Guided Trips

FISHING REPORT AND SYNOPSIS: 04/19/2019

Easter Weekend Update: The Smokies have been pounded with rain today and will feature high water through the holiday weekend. If you must get out and fish, wait until late in the weekend and be very cautious. Fish the edges and stay safe!

Otherwise...our early hatches are giving way to lighter colored bugs now. Light Cahills, Pale Evening Duns, Blue-winged Olives, March Browns, and Hendricksons have all been on the water at times. The huge Black Stoneflies are around now as well and providing some big bites for hungry trout. Sulfurs should be starting fairly soon, especially with all of the nice weather we are having. Little Yellow Stoneflies are just starting to show up now as well and will get much stronger as May approaches. The yearly pinnacle of spring dry fly fishing is quickly approaching!

Tailwaters are starting to fish well.

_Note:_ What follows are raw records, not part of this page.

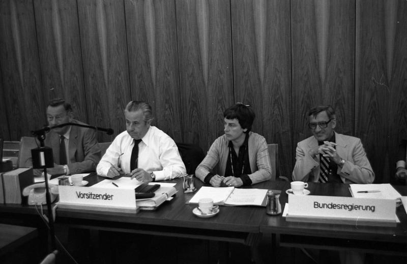 Sitzung des Ausschusses für Arbeit und Sozialordnung des Deutschen Bundestages. Anhörung von Sachverständigen zum Rentenanpassungsgesetz.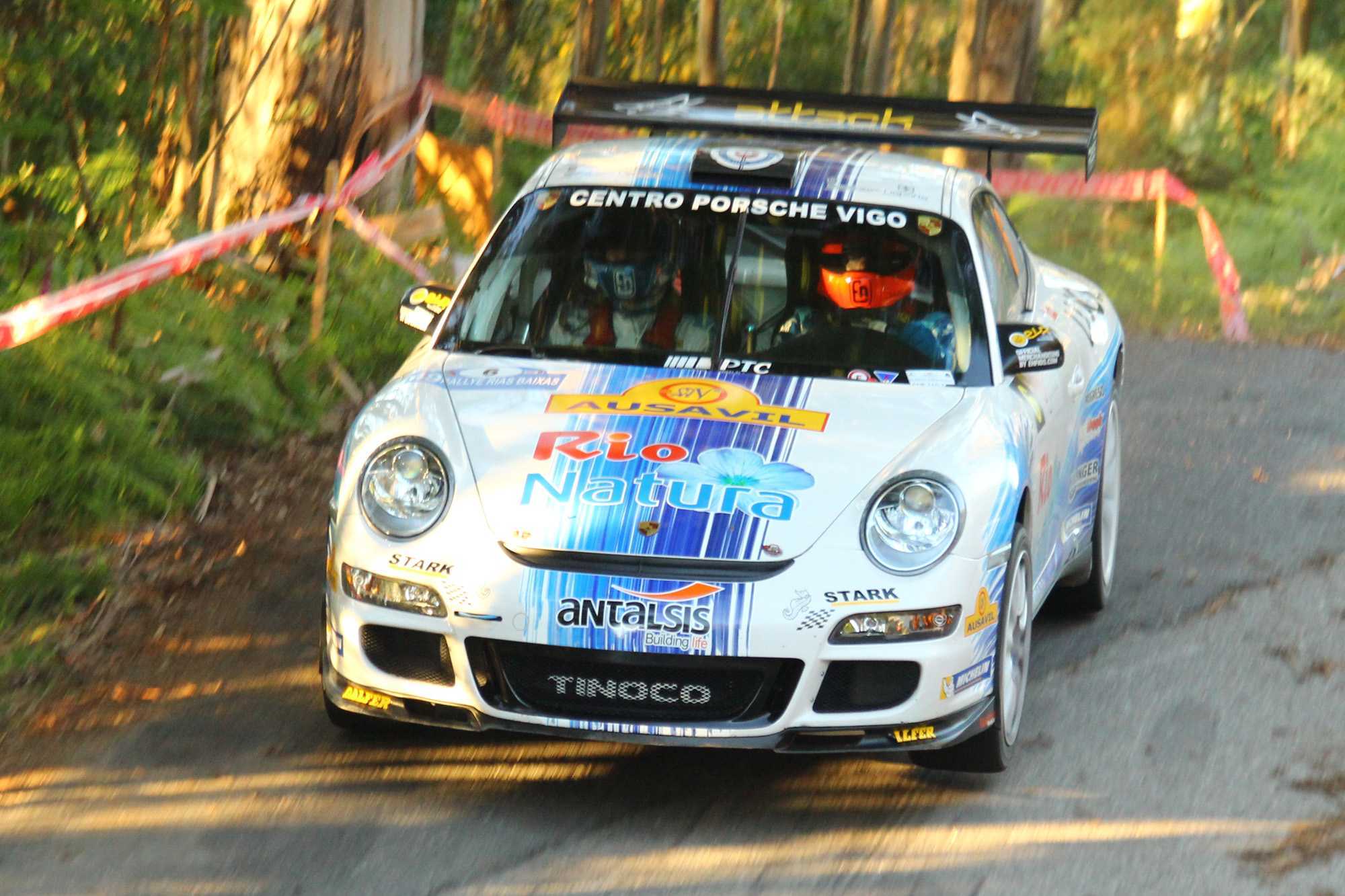 Rally Rias Baixas 2013 (Sergio Vallejo)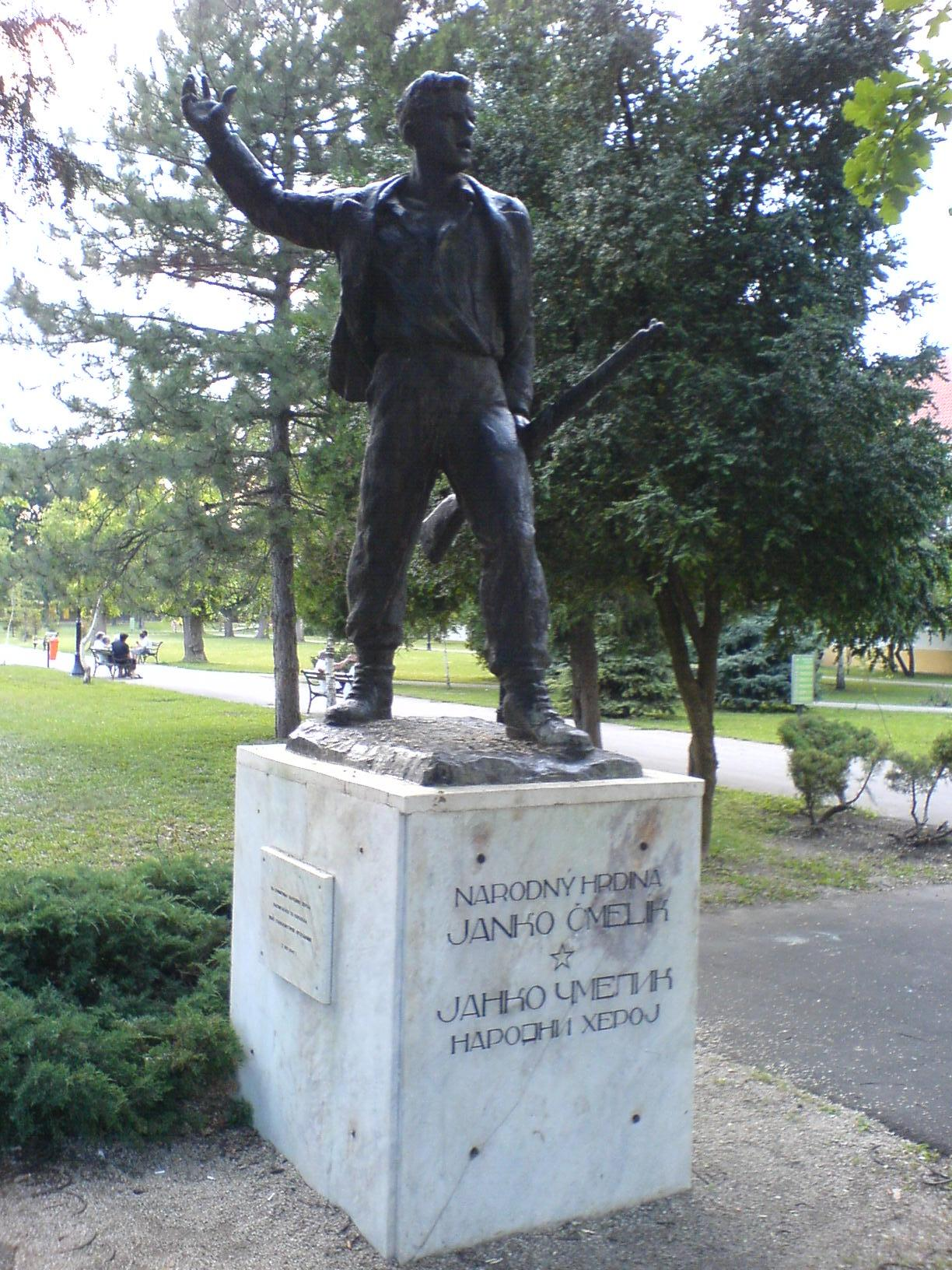 Spomenik Janku Čmeliku u Staroj Pazovi.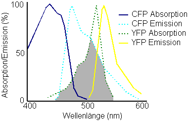 Bron: [1] Beschrijving daar: Absorptions- und Emissionsspektren von YFP und CFP. Für einen FRET ist die Überlappung der Emissions- und Absorptionsspektren der Fluorophore eine Voraussetzung. Erstellt am 15.09.2005 von Sven Jähnichen. c/ Dieses Bild wurde von seinem Urheber zur uneingeschränkten Nutzung freigegeben oder erreicht nicht die nötige Schöpfungshöhe, um geschützt zu sein. Das Bild ist damit gemeinfrei („public domain“). Uneingeschränkte Nutzung bedeutet, dass das Bild beliebig, auch ohne Namensnennung, verbreitet, kommerziell genutzt und verändert werden darf, in dem Umfang, der in der jeweiligen nationalen Rechtsordnung möglich ist. This work has been released into the public domain by its author, Sven Jähnichen. This applies worldwide. In some countries this may not be legally possible; if so: Sven Jähnichen grants anyone the right to use this work for any purpose, without any conditions, unless such conditions are required by law.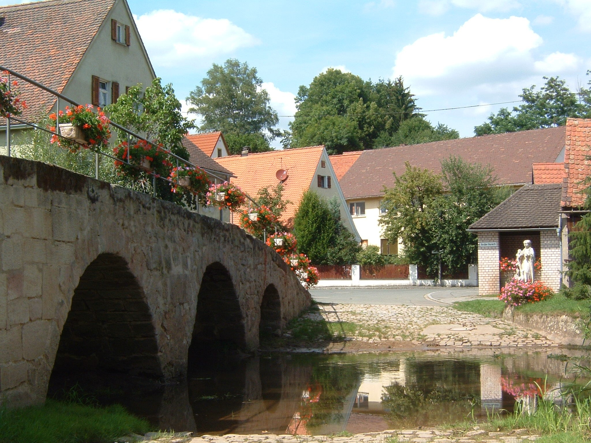 Das Bild zeigt die alte Brücke über das Flüsschen Aurach in Barthelmesaurach. Sonstiges: Die Gemeinde Kammerstein hat mir das Bild mit freundlicher Unterstützung zur Verfügung gestellt und ist auch mit der Veröffentlichung im Internet etc. einverstanden.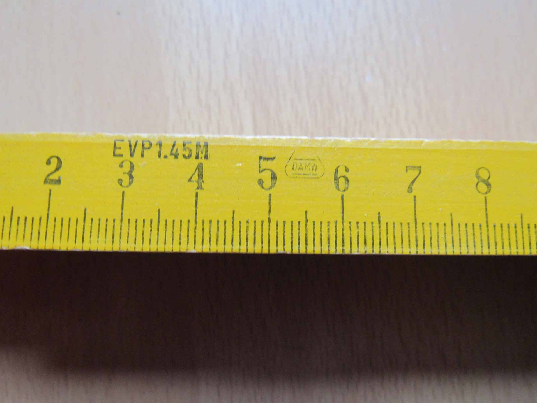 EVP-Preisangabe und DAMW-Logo auf DDR-Zollstock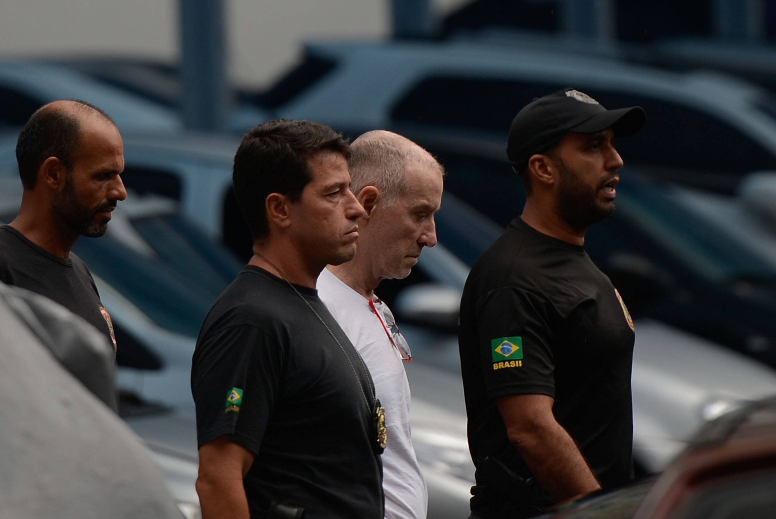 Rio de Janeiro - Empresário Eike Batista deixa a sede da PF, na região portuária do Rio, após depoimento na Delegacia de Combate ao Crime Organizado e Desvio de Recursos.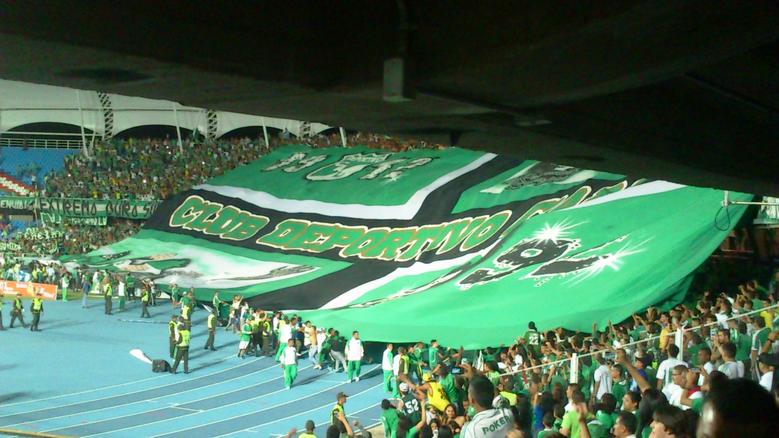 Partido por la fecha 3 de los cuadrangulares semifinales del Torneo Apertura 2013. Deportivo Cali 1 - 0 Millonarios.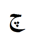 Der persische Buchstabe Tsche in isolierter Form.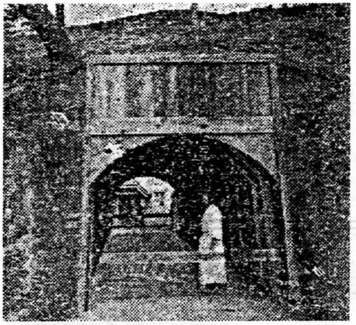 富山県護国神社境内の消防車用掩体壕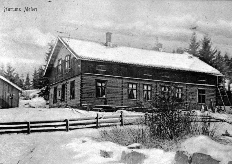 Hurum meieri 1919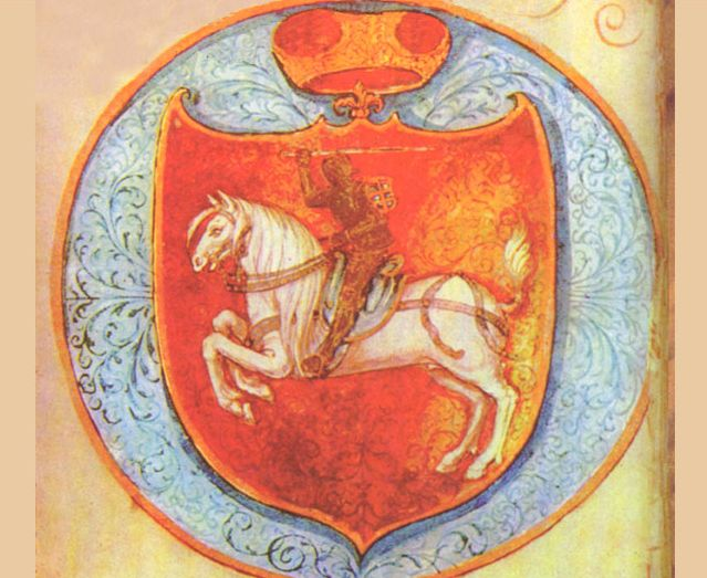 Беларуская (тарашкевіца): Герб Пагоня з Лаўрэнцьеўскага сьпісу Статуту Вялікага Княства Літоўскага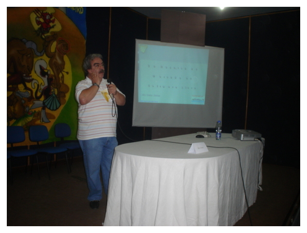 Júlio Neves dando palestra na Terceira Semana de Software Livre da UNIRIO.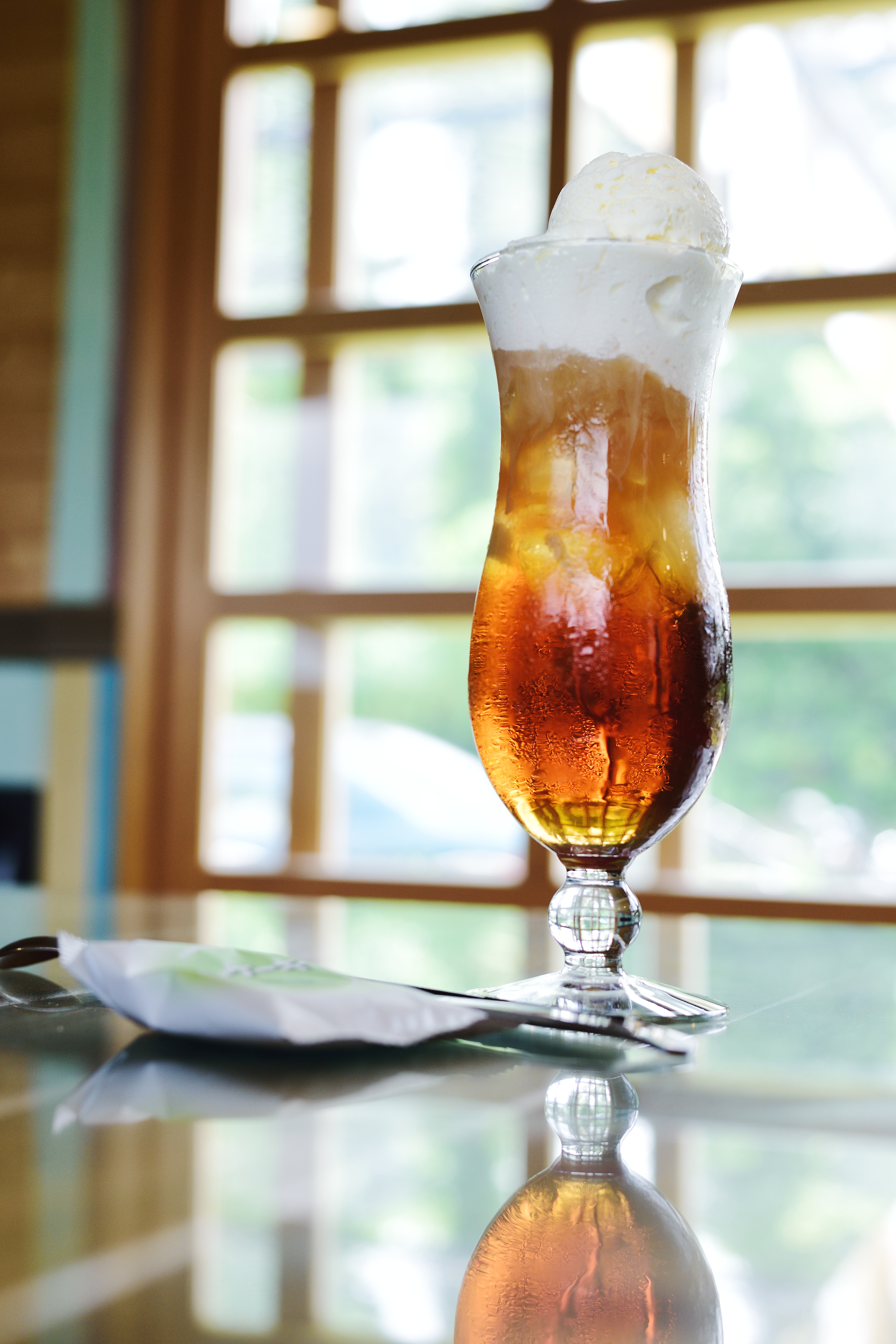 36-雲山水旁花田小路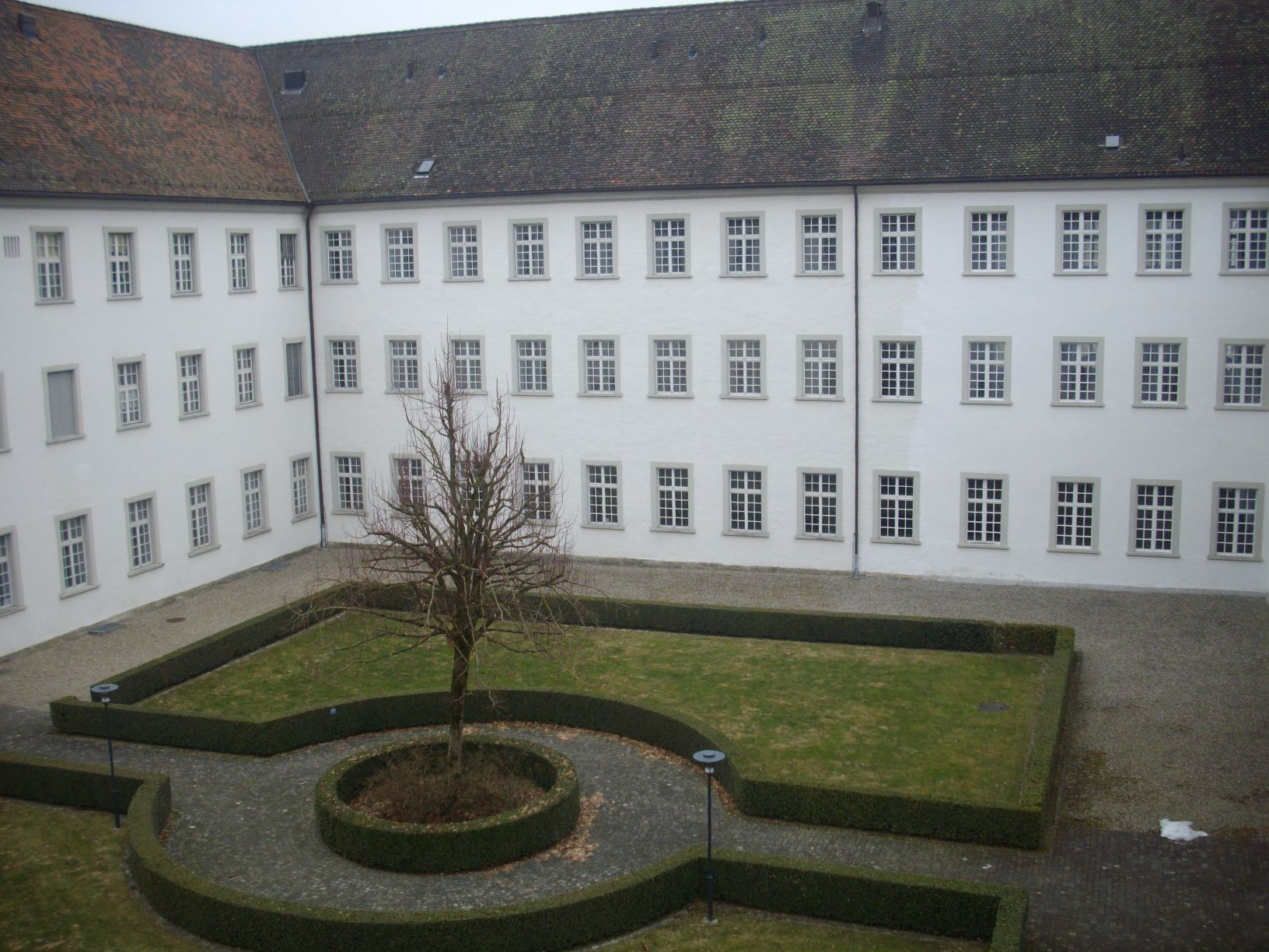 Kreuzgang im Kloster St. Urban (erneuert ab 1513)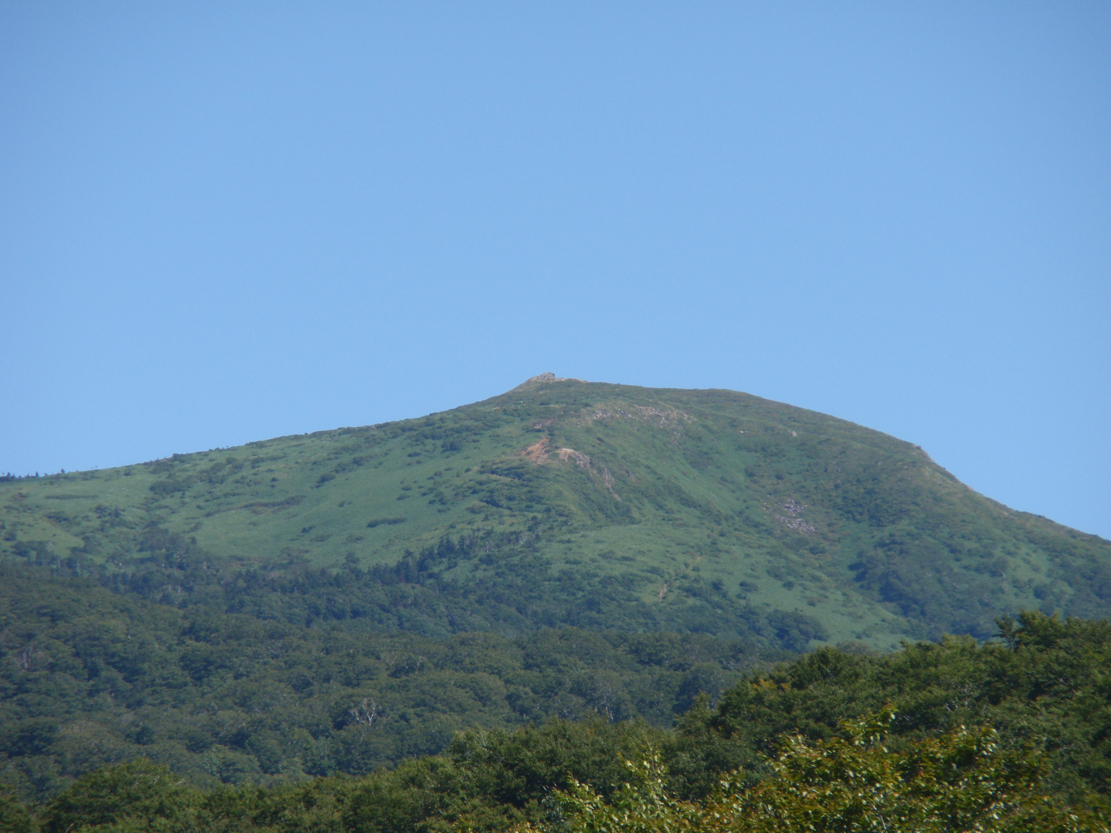 秋田県乳頭温泉郷から見る乳頭山

The Caney Fork is still blowing a LOT of water. That should change fairly soon if we don't get too much rain. I'm thinking we might start seeing some opportunities in early May if things hold steady, maybe sooner. The Clinch has been fishing extremely well. Big hard fighting rainbow and brown trout are the target here on light tippets and tiny flies. Bring your A game or go home disappointed. Sulfurs should start to really take off shortly along with more caddis than we have already been seeing. On Tuesday's float, fish were taking a variety of bugs including midges, caddis, and the odd sulfur.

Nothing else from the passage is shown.